(Stored data entries)
^^^^

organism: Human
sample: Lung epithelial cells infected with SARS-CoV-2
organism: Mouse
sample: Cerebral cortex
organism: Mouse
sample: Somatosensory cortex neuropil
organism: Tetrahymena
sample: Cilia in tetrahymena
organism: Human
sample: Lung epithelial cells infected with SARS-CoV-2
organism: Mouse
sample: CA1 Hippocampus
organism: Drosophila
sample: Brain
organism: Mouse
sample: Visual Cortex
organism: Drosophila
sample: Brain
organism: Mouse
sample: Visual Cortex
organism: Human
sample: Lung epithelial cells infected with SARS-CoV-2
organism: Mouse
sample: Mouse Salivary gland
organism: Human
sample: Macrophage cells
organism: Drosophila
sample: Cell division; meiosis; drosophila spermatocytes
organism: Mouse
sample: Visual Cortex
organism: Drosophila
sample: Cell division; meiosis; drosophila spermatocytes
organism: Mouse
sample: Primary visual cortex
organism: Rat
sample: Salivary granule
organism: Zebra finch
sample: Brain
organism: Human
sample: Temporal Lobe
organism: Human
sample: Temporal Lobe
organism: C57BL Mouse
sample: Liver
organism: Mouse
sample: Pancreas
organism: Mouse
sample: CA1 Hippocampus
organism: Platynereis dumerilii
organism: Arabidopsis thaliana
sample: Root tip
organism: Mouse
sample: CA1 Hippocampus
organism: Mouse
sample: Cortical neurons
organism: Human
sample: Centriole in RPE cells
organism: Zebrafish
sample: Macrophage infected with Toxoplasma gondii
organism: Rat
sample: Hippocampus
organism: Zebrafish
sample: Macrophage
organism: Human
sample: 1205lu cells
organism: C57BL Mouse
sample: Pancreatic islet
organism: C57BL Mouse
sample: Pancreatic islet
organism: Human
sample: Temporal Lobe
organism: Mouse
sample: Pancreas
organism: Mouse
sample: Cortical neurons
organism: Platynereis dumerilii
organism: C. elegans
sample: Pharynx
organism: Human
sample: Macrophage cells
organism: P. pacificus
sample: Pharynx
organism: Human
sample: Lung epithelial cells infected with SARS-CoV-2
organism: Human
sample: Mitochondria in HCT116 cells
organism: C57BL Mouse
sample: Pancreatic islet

^^^^

**YOUR ASSIGNMENT**
Nothing in the data should be left out when you retype it exactly.

**RESPONSE TO THIS EXERCISE**
organism: Human
sample: Lung epithelial cells infected with SARS-CoV-2
organism: Mouse
sample: Cerebral cortex
organism: Mouse
sample: Somatosensory cortex neuropil
organism: Tetrahymena
sample: Cilia in tetrahymena
organism: Human
sample: Lung epithelial cells infected with SARS-CoV-2
organism: Mouse
sample: CA1 Hippocampus
organism: Drosophila
sample: Brain
organism: Mouse
sample: Visual Cortex
organism: Drosophila
sample: Brain
organism: Mouse
sample: Visual Cortex
organism: Human
sample: Lung epithelial cells infected with SARS-CoV-2
organism: Mouse
sample: Mouse Salivary gland
organism: Human
sample: Macrophage cells
organism: Drosophila
sample: Cell division; meiosis; drosophila spermatocytes
organism: Mouse
sample: Visual Cortex
organism: Drosophila
sample: Cell division; meiosis; drosophila spermatocytes
organism: Mouse
sample: Primary visual cortex
organism: Rat
sample: Salivary granule
organism: Zebra finch
sample: Brain
organism: Human
sample: Temporal Lobe
organism: Human
sample: Temporal Lobe
organism: C57BL Mouse
sample: Liver
organism: Mouse
sample: Pancreas
organism: Mouse
sample: CA1 Hippocampus
organism: Platynereis dumerilii
organism: Arabidopsis thaliana
sample: Root tip
organism: Mouse
sample: CA1 Hippocampus
organism: Mouse
sample: Cortical neurons
organism: Human
sample: Centriole in RPE cells
organism: Zebrafish
sample: Macrophage infected with Toxoplasma gondii
organism: Rat
sample: Hippocampus
organism: Zebrafish
sample: Macrophage
organism: Human
sample: 1205lu cells
organism: C57BL Mouse
sample: Pancreatic islet
organism: C57BL Mouse
sample: Pancreatic islet
organism: Human
sample: Temporal Lobe
organism: Mouse
sample: Pancreas
organism: Mouse
sample: Cortical neurons
organism: Platynereis dumerilii
organism: C. elegans
sample: Pharynx
organism: Human
sample: Macrophage cells
organism: P. pacificus
sample: Pharynx
organism: Human
sample: Lung epithelial cells infected with SARS-CoV-2
organism: Human
sample: Mitochondria in HCT116 cells
organism: C57BL Mouse
sample: Pancreatic islet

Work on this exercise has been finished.